I have seen many examples on how to parse a single file as a dictionary to retrieve a dictionary as id:seq. Another example I seen seems to turn the header into a string, then split, but I am unsuccessful. Some of my headers have commas, and some do not. The examples I seen were splitting on ("|")

>EFE00375.1 S-adenosylmethionine-dependent methyltransferase, YraL family [Lactobacillus crispatus 214-1]

My command python L_214.txt P_1_Results.txt P_1_Clustal.txt

import sys
from Bio import SeqIO

aa_db_file = sys.argv[1]  # Amino Acid Database file ~ 17 files
accession_id_file = sys.argv[2] # Accession IDs  file ~ 18 accession id numbers
file_for_clustal = sys.argv[3] # Output fasta file

wanted = set()
with open(accession_id_file) as f:
    for line in f:
        line = line.strip()
        if line != "":

fasta_database = SeqIO.parse(open(aa_db_file),'fasta')
#fasta_database = Seq.IO.index("file_name", "fasta")  Also seen this in many examples

with open(file_for_clustal, "w") as f:
    for seq in fasta_database:
        if in wanted:
            SeqIO.write([seq], f, "fasta")

#Desired output
#crispatus 214-1:seq
dictionary python fasta • 1.2k views
ADD COMMENTlink modified 2.5 years ago by cindy.perscheid90 • written 2.5 years ago by incensefrenzie20060

Hi, could you please specify your concrete question here (it seems there are a couple of them)?

Besides, as your question is rather of a "programming" nature, I would recommend to search for your problem on Google and especially at Stackoverflow (kind of biostars for programmers).

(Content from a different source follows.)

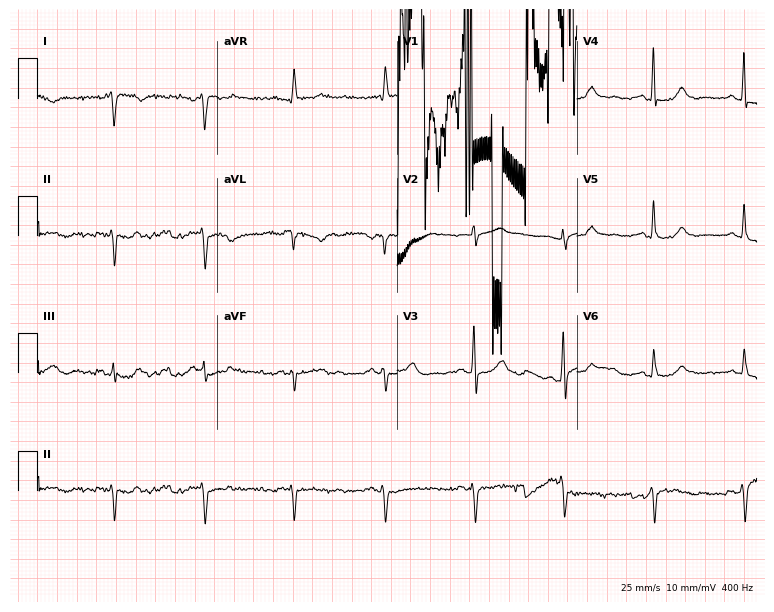
ECG (7.3-second recording at 400 Hz) — a 74-year-old man. Screened for six findings — first-degree AV block, right bundle branch block, left bundle branch block, sinus bradycardia, atrial fibrillation, sinus tachycardia — none is recorded.

From my experience, there is no question that has not yet been asked there, so if you can specify your concrete problem you should find a solution there.



ADD REPLYlink written 2.5 years ago by cindy.perscheid90

Well, if the desired information is always hidden inside these brackets and you can make sure that these are the only occurrences of those brackets, why don't you search for the occurrences of "[" and "]" to retrieve start and end index, and then get the corresponding substring of rec.description?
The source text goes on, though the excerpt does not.